## Requirement
Transcribe the lines below exactly. No image belongs in the transcription.

═══ Dataset extract

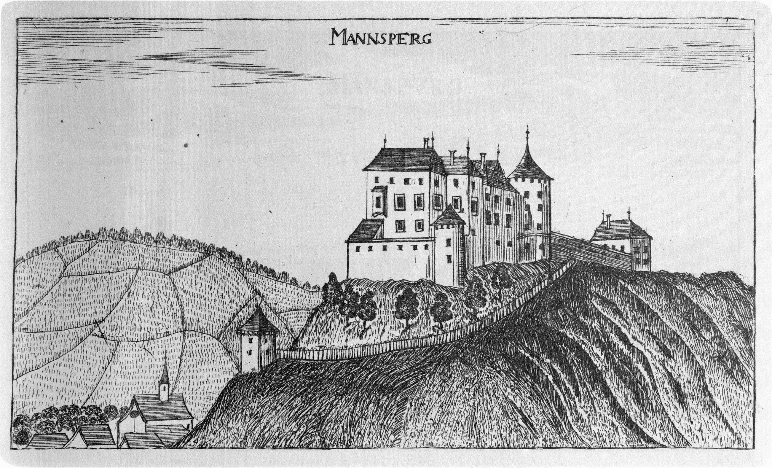 G. M. Vischers Käyserlichen Geographi, Topographia Ducatus Stiriae, Das ist: Eigentliche Delineation / und Abbildung aller Städte / Schlösser / Marcktfleck / Lustgärten / Probsteyen / Stiffter / Clöster und Kirchen / so es sich im Herzogthumb Steyrmarck befinden; Und anjetzo Umb einen billichen Preyß zu finden seynd Bey Johann Bitsch Universitäts Buchhandlern / Auff dem Juden=Platz bey der guldenen Saulen. Graz 1681 Die Nummerierung der Dateien folgt der alphabetischen Reihung der Ortsnamen
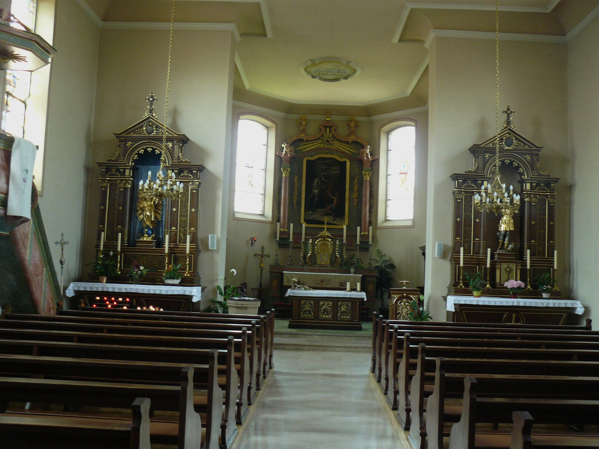 Innenheim (Bas-Rhin, France),intérieur de l'église Saint-Martin, maître-autel (XVIIIe) inscrit M.H., autels secondaires (XIXe)
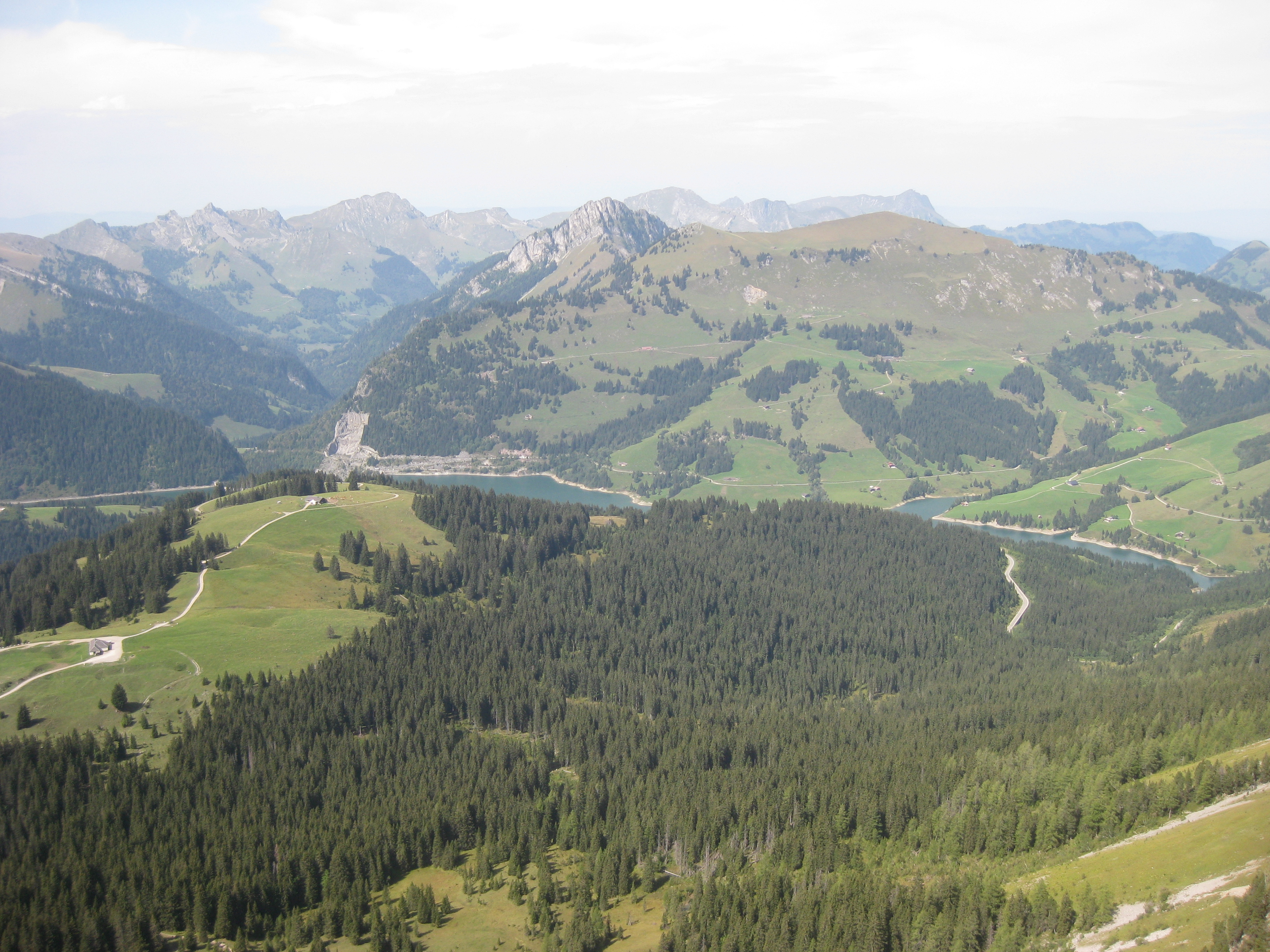 Le Lac de l'Hongrin vu du sud-est.
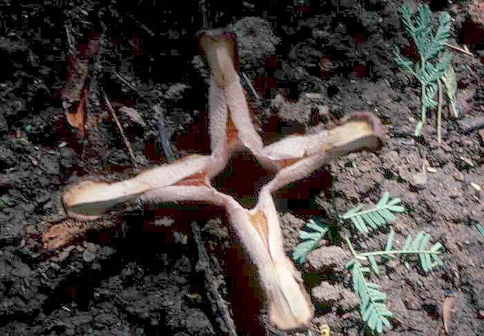 Hydnora johannis, Um Barona, Wad Medani, Sudan
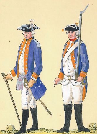 68. 2 Regiment Pieszy Buławy Wielkiej Litewskiej
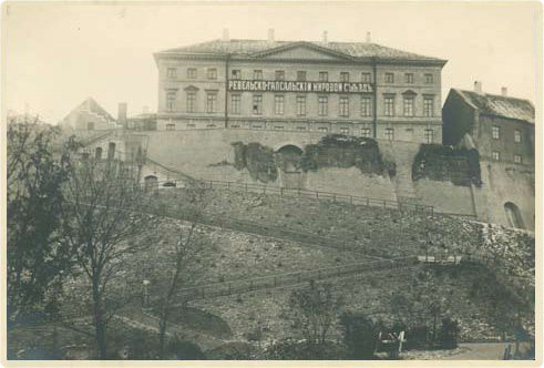 Холм Тоомпеа и здание суда в Ревеле (Таллине)
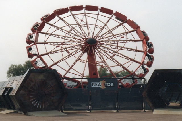 Ancienne attraction reaktor de BBS
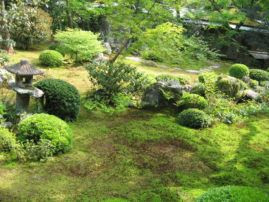 大徳寺塔頭 黄梅院の枯山水庭園です。
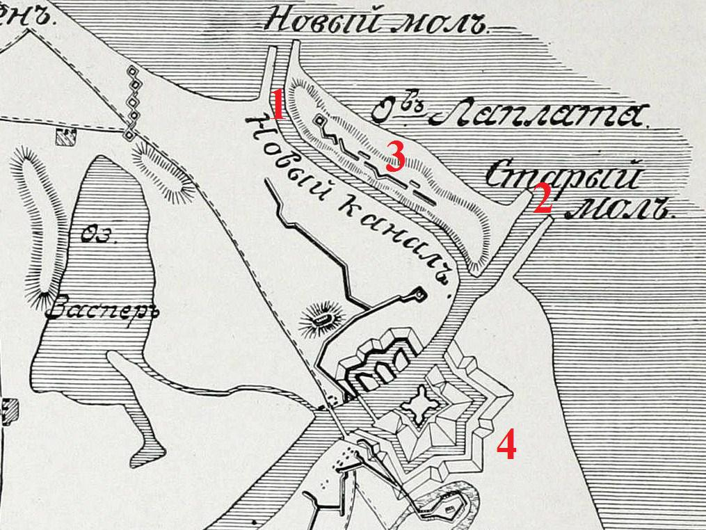 Plan Gdańska w 1734 r.: 1-Kanał Portowy, 2-stare ujście Wisły, 3-Westerplatte (jeszcze jako wyspa), 4-Twierdza Wisłoujście. Po lewej jezioro Zaspa.
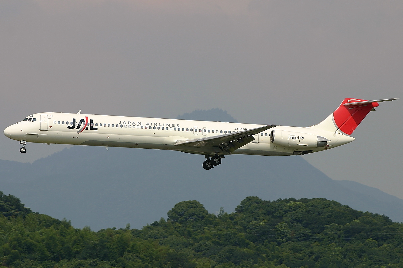 日本航空 マクドネル・ダグラス MD-81 福岡空港
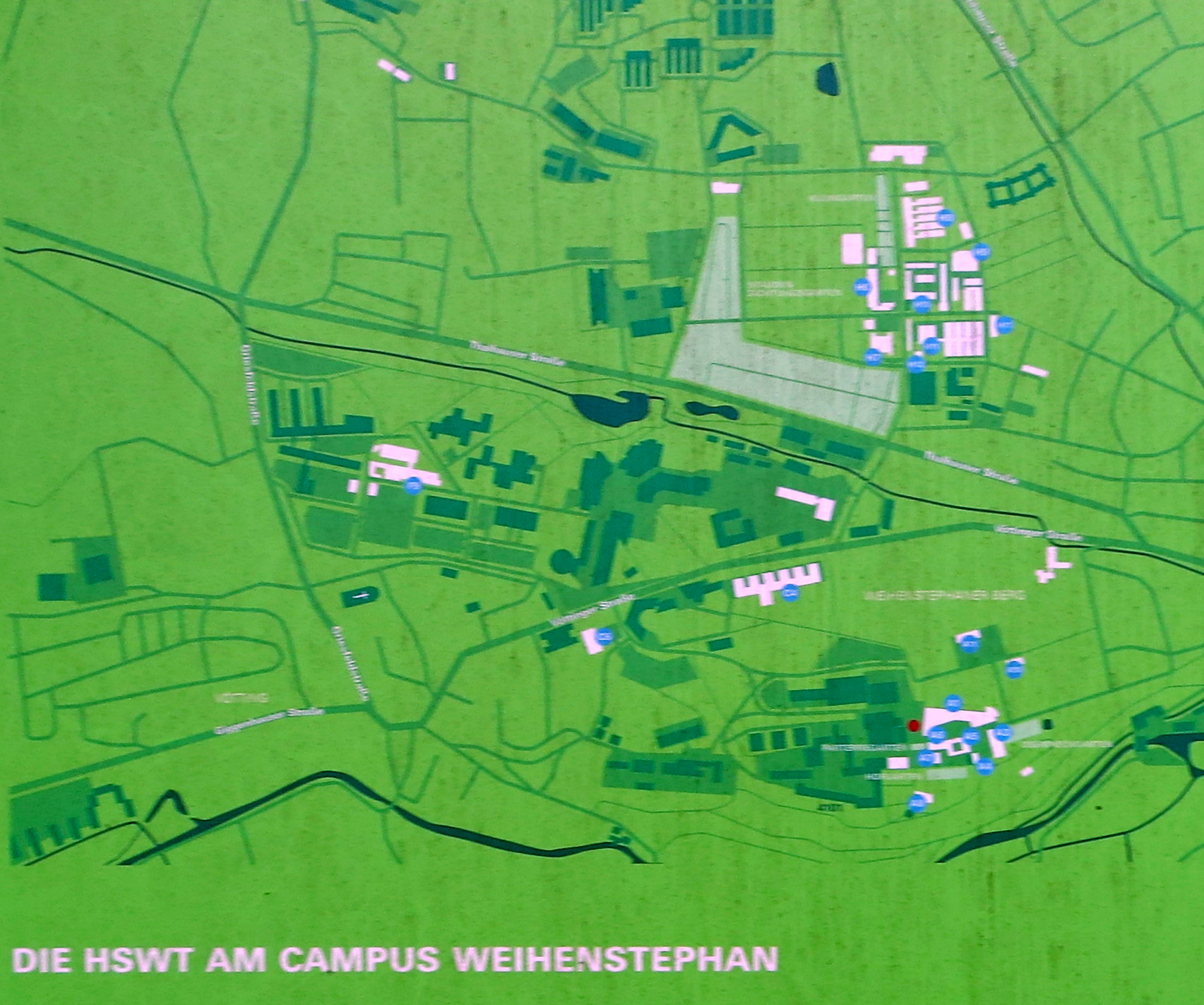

══════

## Problem solution
 G. M. Vischers Käyserlichen Geographi, Topographia Ducatus Stiriae, Das ist: Eigentliche Delineation / und Abbildung aller Städte / Schlösser / Marcktfleck / Lustgärten / Probsteyen / Stiffter / Clöster und Kirchen / so es sich im Herzogthumb Steyrmarck befinden; Und anjetzo Umb einen billichen Preyß zu finden seynd Bey Johann Bitsch Universitäts Buchhandlern / Auff dem Juden=Platz bey der guldenen Saulen. Graz 1681 Die Nummerierung der Dateien folgt der alphabetischen Reihung der Ortsnamen
 Innenheim (Bas-Rhin, France),intérieur de l'église Saint-Martin, maître-autel (XVIIIe) inscrit M.H., autels secondaires (XIXe)
 Le Lac de l'Hongrin vu du sud-est.
 Hydnora johannis, Um Barona, Wad Medani, Sudan
 68. 2 Regiment Pieszy Buławy Wielkiej Litewskiej
 Холм Тоомпеа и здание суда в Ревеле (Таллине)
 Ancienne attraction reaktor de BBS
 大徳寺塔頭 黄梅院の枯山水庭園です。
 Plan Gdańska w 1734 r.: 1-Kanał Portowy, 2-stare ujście Wisły, 3-Westerplatte (jeszcze jako wyspa), 4-Twierdza Wisłoujście. Po lewej jezioro Zaspa.
 日本航空 マクドネル・ダグラス MD-81 福岡空港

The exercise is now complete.